Писать я умел с пяти лет. Кажется, учила меня бабушка. Говорила, что учусь я плохо, и с моим почерком только в медицину идти, как моей бестолковой мамаше.

«Врачи все бездари», — утверждала бабушка, которую врачи не могли вылечить ни от одной из придуманных ею хворей.

— Мам, я хочу «Баунти», — сказал я.

— Какой ещё «Баунти»?! — взорвалась мама. — Я что мало тебе купила?! Посмотри, сколько пакетов! И всё же для тебя! Неблагодарный ребёнок! За что мне это, Господи? За что?!

Потом мама смягчилась и пообещала, что купит мне «Баунти». Возможно, со следующего пособия.

— А когда оно будет? — уточнил я.

— Месяца через три.

Вряд ли я понимал, что такое «три месяца», но не стал переспрашивать. Мне не хотелось, чтобы мама снова нервничала. Моё безоблачное детство не должно было омрачать ничьих тревог.

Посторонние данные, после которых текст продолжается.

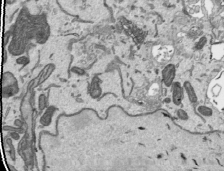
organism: Human
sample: Mitochondria in HCT116 cells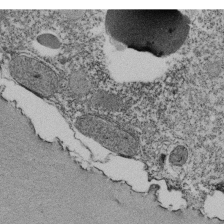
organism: Tetrahymena
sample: Cilia in tetrahymena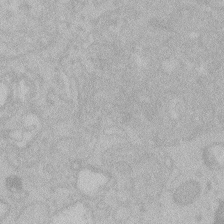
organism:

Дома пахло жареной печёнкой и ненавистной окрошкой. Папа приходил всегда уставший и всегда немного пьяный. Сестра донашивала платья и трусы дочери тёти Роксаны. Зимой на меня напяливали тяжёлую, словно чугунная сковорода, и тесную, как резиновая перчатка, ушанку из овечьей шкуры. Она была мне сильно мала, и на шее после прогулки всегда оставались красные вмятины. Обувь на два размера меньше я носил до тех пор, пока она не становилась меньше на три размера, и нога попросту отказывалась туда влезать. Тогда мама нервничала и заверяла, что соседские дети растут намного равномернее меня, и им не приходится настолько часто покупать ботинки. Я сожалел о том, что мои «лапти» чрезмерно большие, и молчал, когда мама напоминала, что даже у неё в её-то почтенном возрасте нога тридцать шестого размера, в то время как я уже перешёл на тридцать восьмой.

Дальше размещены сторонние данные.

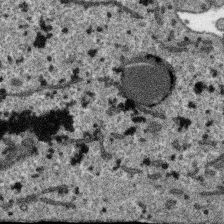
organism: Human
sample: Lung epithelial cells infected with SARS-CoV-2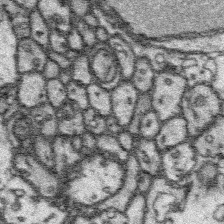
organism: Platynereis dumerilii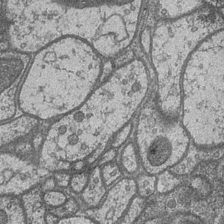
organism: Drosophila
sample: Optic medulla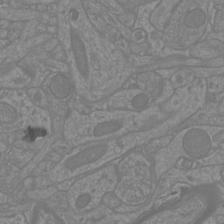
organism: Mouse
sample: Cortical neurons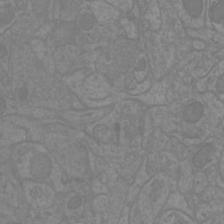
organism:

Мне было семь, когда я в последний раз обувал свои любимые рыжие ботинки тридцать пятого размера. Хождение в них причиняло нестерпимую боль, но я не сдавался, хоть и понимал, что вскоре мне придётся сдаться. С этого момента я помню всё гораздо лучше — как ковылял, прихрамывая на обе ноги, как боялся принести «тройку» домой, как решил, что отныне и навсегда я уже взрослый. Взрослость казалась наградой и спасением. Оттого я воображал всё сильнее, что теперь могу принимать самостоятельные решения, сам отвечать за свою жизнь и во всём помогать маме, чтобы она не нервничала.

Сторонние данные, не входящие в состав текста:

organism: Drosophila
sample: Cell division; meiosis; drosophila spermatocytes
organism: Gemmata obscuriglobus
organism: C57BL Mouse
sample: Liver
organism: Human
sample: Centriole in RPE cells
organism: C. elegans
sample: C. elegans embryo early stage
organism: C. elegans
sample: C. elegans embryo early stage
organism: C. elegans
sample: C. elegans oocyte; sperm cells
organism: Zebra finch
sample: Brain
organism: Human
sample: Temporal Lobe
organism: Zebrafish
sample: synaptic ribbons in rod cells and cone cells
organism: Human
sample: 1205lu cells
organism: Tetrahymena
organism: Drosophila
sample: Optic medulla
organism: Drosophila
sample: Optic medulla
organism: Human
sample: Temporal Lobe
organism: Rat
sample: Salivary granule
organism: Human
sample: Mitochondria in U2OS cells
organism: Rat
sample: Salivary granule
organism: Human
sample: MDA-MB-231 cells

Кто знает, возможно, главным разочарованием всей моей жизни стало то, что я, наконец, понял — нервозность моей матери являла собой нечто вроде неотъемлемого свойства её личности, потеряв которое, она бы лишилась всех моральных и духовных ориентиров, остававшихся незыблемыми с самого её рождения. Наступи такой момент в самом деле, когда бытность обретёт законченные очертания и накроет широтой возможностей, мама бы потерялась, застыла и начисто перестала существовать. Трудности — это компас, указывающий верное направление, где каждое переживание равносильно и подвигу, и вознаграждению за тяжесть существования. И тот, кто не смог совладать с этими трудностями, слаб и безволен.

«Потому что никому не даётся испытаний больше, чем можно снести», — учила мама, благоговейно вздымая глаза к иконам в нашем доме, названий которых она не знала, а держала скорее для приличия, вроде того серванта с хрусталём, никогда не используемым, или библиотеки с книгами, никем нечитанными, чтобы никто не подумал, будто бы она плохая женщина.

Я же, войдя в стадию неконтролируемых трудностей, довольно скоро пришёл к выводу, что с меня хватит.

Сегодня мне исполнилось тридцать пять. Коллеги торжественно подарили мне новое рабочее кресло, наперебой рассказали, какой я ценный и важный сотрудник. При этом они улыбались натянуто. Через полчаса я вошёл в кабинет директора и выслушал уже другую речь: в добровольно-принудительном порядке меня переводят в другой отдел, посему у меня есть великодушный выбор — согласиться или написать заявление «по собственному».